→ **WHAT TO DO**
Copy every line of the data below exactly as given, except for the pictures.

→ **EXERCISE DATA**
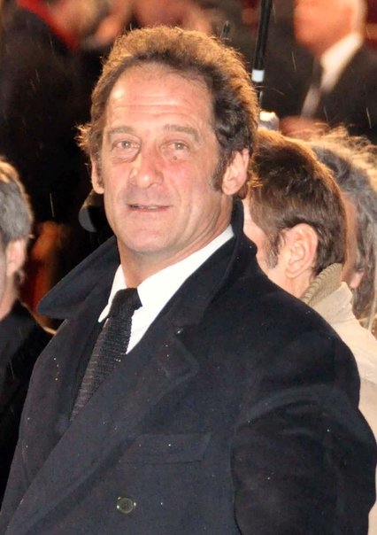 Vincent Lindon à la cérémonie des Césars 2010.
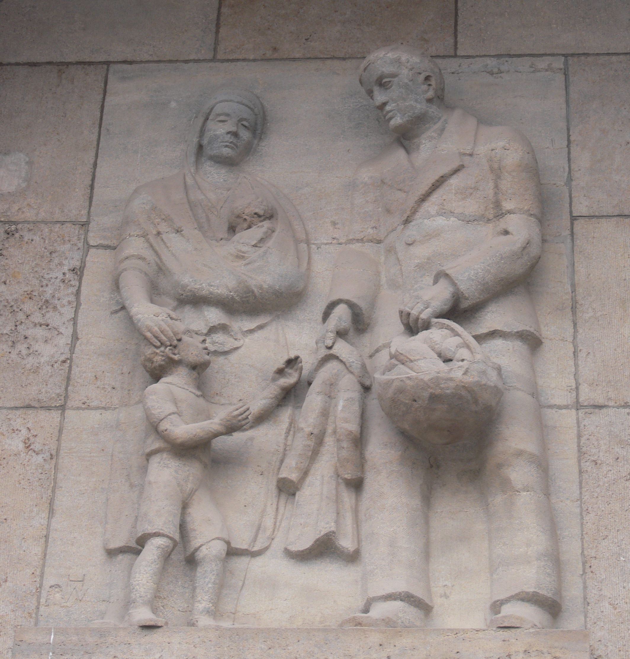 Erfurt, Sparkasse am Fischmarkt (1934/1935) Reliefgestaltung zum Thema "Die Laster und die Tugenden" von Hans Walther
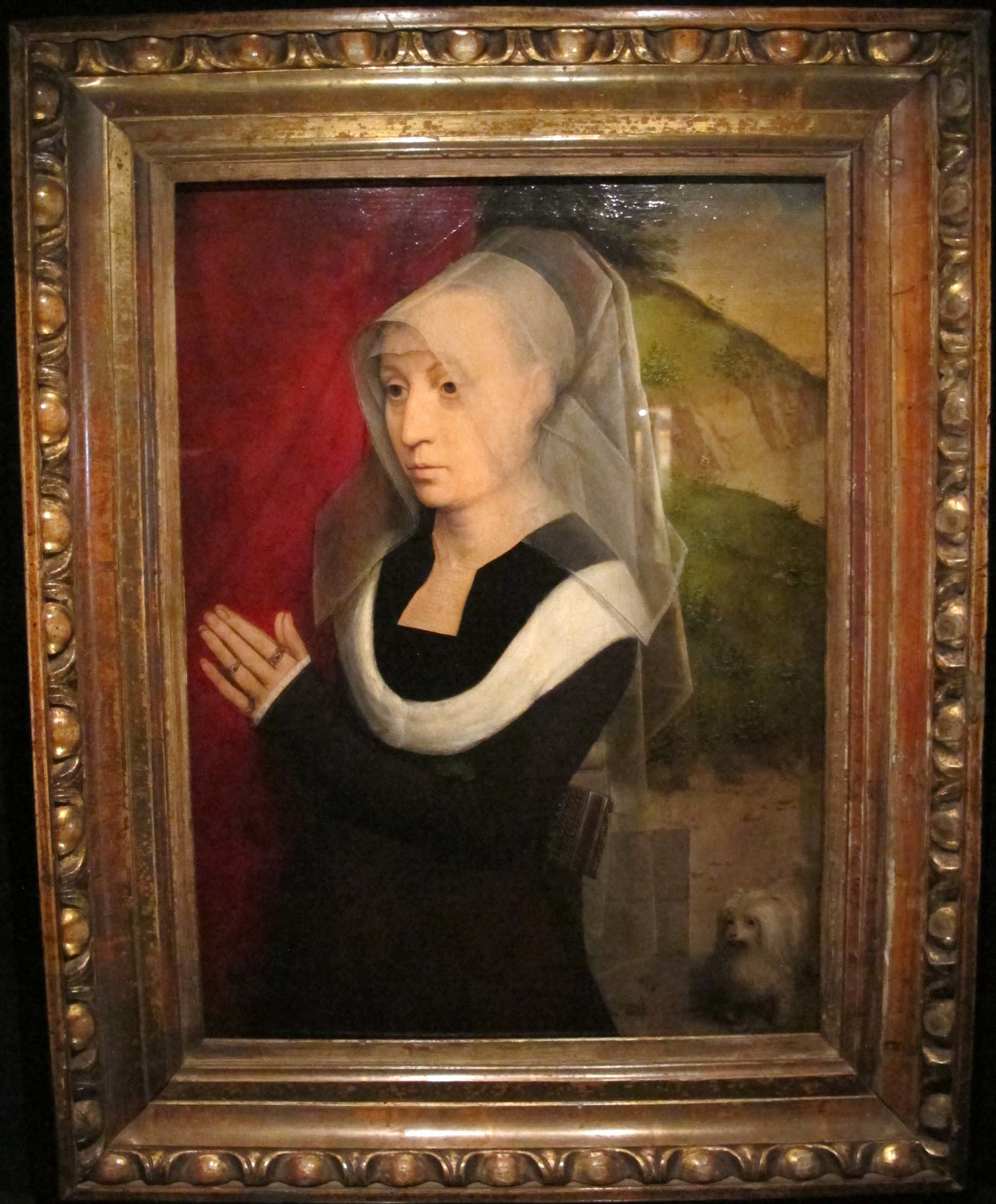 Hans memling, ritratto di donna orante

→ **SOLUTION TO THIS PROBLEM**
 Vincent Lindon à la cérémonie des Césars 2010.
 Erfurt, Sparkasse am Fischmarkt (1934/1935) Reliefgestaltung zum Thema "Die Laster und die Tugenden" von Hans Walther
 Hans memling, ritratto di donna orante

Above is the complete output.